• [Input data]:
------------------------------------
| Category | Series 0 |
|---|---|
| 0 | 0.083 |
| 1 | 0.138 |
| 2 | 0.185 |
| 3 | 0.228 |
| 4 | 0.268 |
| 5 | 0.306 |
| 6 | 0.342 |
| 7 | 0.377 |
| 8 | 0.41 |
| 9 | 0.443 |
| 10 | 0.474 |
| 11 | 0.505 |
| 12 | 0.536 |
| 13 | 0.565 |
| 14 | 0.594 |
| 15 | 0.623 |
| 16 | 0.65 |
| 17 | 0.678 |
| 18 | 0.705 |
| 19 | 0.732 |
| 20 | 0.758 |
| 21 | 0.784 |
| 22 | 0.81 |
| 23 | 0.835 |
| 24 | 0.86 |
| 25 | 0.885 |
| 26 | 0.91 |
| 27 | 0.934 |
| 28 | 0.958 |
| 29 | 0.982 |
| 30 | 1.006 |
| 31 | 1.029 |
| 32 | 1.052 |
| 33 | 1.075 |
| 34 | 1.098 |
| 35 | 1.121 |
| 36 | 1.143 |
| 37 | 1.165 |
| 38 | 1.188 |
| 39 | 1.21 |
------------------------------------
Return each entry above exactly, leaving none out.

• [Written reply]:
| Category | Series 0 |
|---|---|
| 0 | 0.083 |
| 1 | 0.138 |
| 2 | 0.185 |
| 3 | 0.228 |
| 4 | 0.268 |
| 5 | 0.306 |
| 6 | 0.342 |
| 7 | 0.377 |
| 8 | 0.41 |
| 9 | 0.443 |
| 10 | 0.474 |
| 11 | 0.505 |
| 12 | 0.536 |
| 13 | 0.565 |
| 14 | 0.594 |
| 15 | 0.623 |
| 16 | 0.65 |
| 17 | 0.678 |
| 18 | 0.705 |
| 19 | 0.732 |
| 20 | 0.758 |
| 21 | 0.784 |
| 22 | 0.81 |
| 23 | 0.835 |
| 24 | 0.86 |
| 25 | 0.885 |
| 26 | 0.91 |
| 27 | 0.934 |
| 28 | 0.958 |
| 29 | 0.982 |
| 30 | 1.006 |
| 31 | 1.029 |
| 32 | 1.052 |
| 33 | 1.075 |
| 34 | 1.098 |
| 35 | 1.121 |
| 36 | 1.143 |
| 37 | 1.165 |
| 38 | 1.188 |
| 39 | 1.21 |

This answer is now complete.